What you are asked to do =>
Return each line of the data below exactly, omitting any pictures.
---------- Recorded information ----------
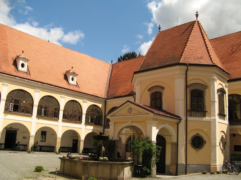 Zámek Budíškovice, Budíškovice 1, Budíškovice.
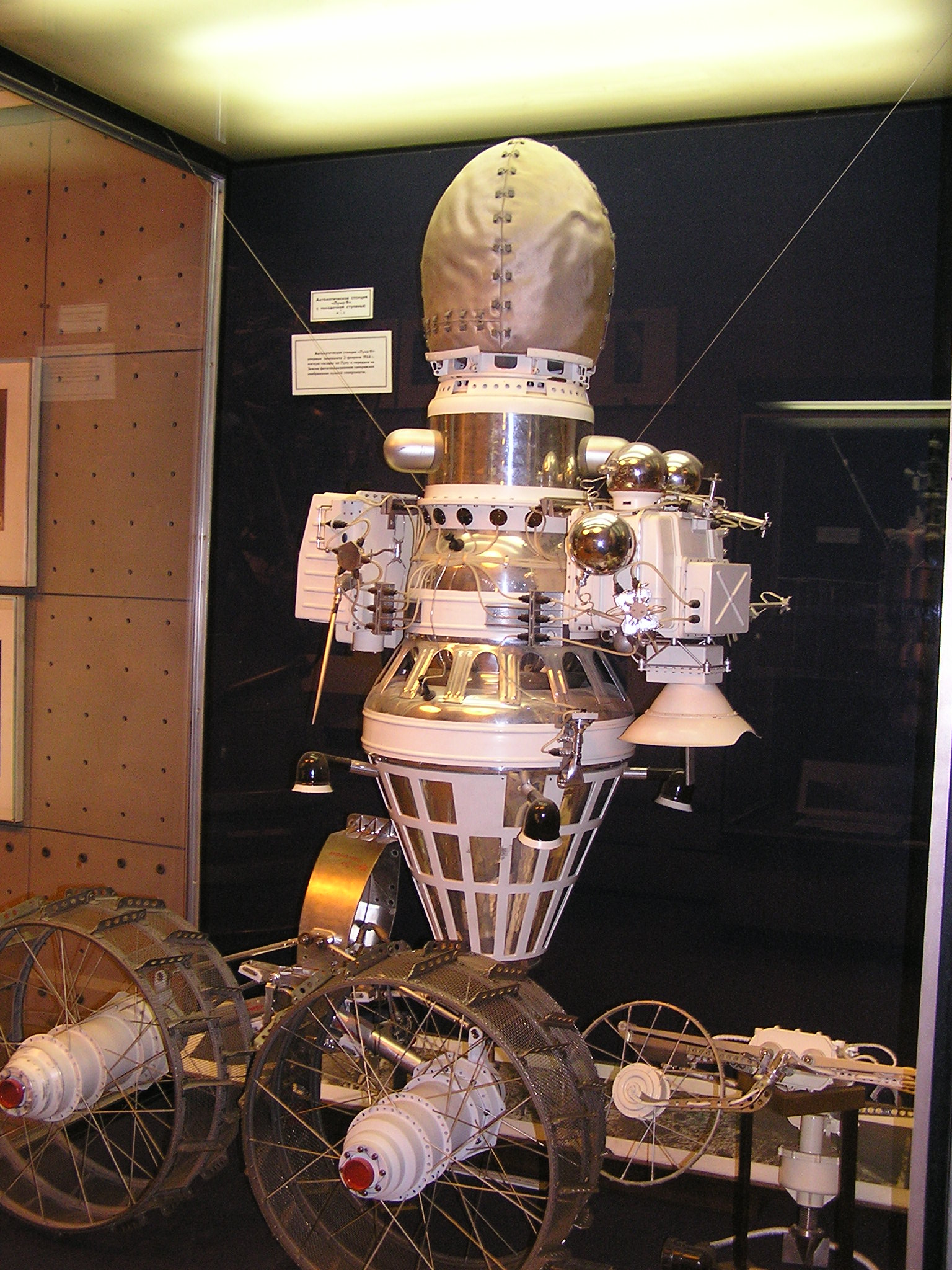 Музей космонавтики и ракетной техники (в Иоанновском равелине Петропавловской крепости). Модель автоматической станции Луна-9 с посадочной ступенью This photograph was taken in Museum of Space and Missile Technology (Saint Petersburg) Object location59° 57′ 07″ N, 30° 19′ 16″ E
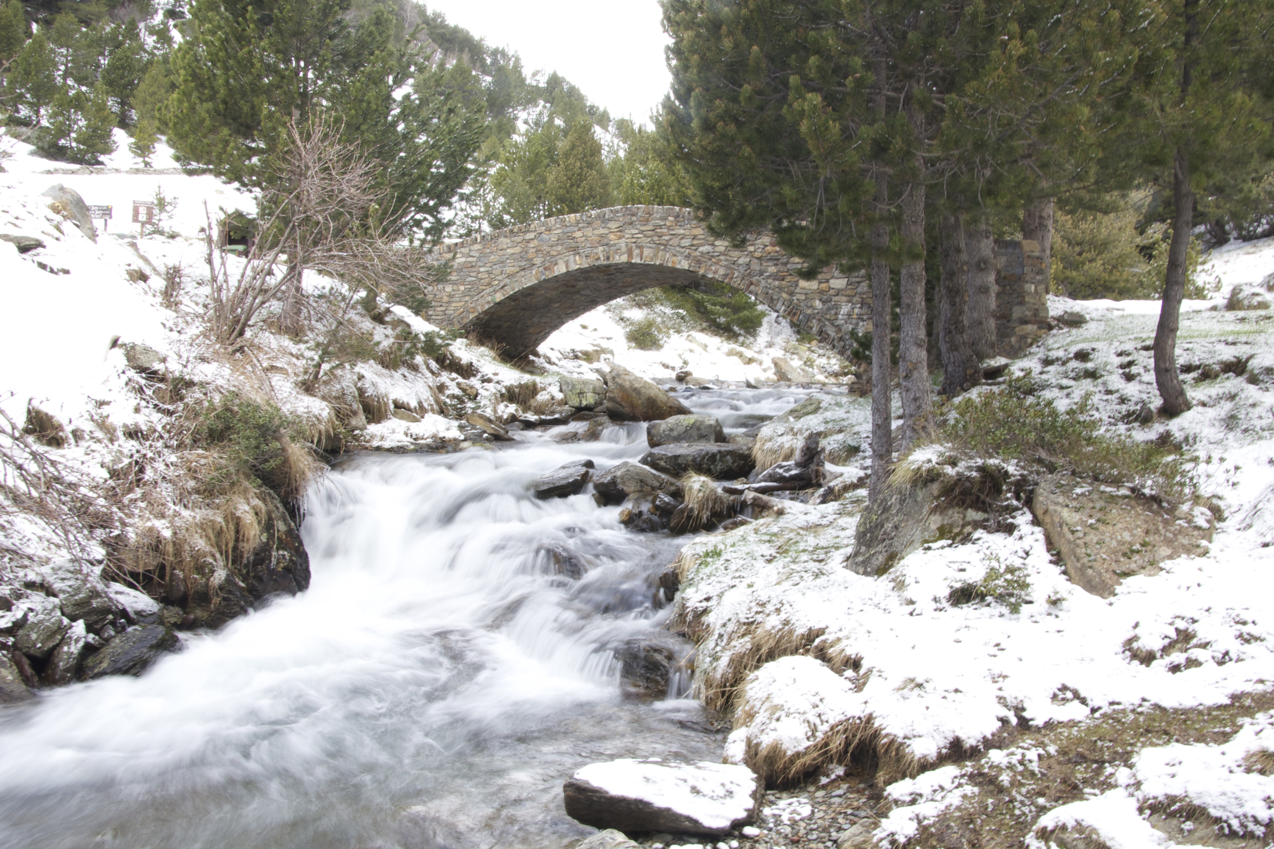 Riu de la Coma This is a a photo of a river in Andorra with id: IEA-R-31
----------
Exercise response =>
 Zámek Budíškovice, Budíškovice 1, Budíškovice.
 Музей космонавтики и ракетной техники (в Иоанновском равелине Петропавловской крепости). Модель автоматической станции Луна-9 с посадочной ступенью This photograph was taken in Museum of Space and Missile Technology (Saint Petersburg) Object location59° 57′ 07″ N, 30° 19′ 16″ E
 Riu de la Coma This is a a photo of a river in Andorra with id: IEA-R-31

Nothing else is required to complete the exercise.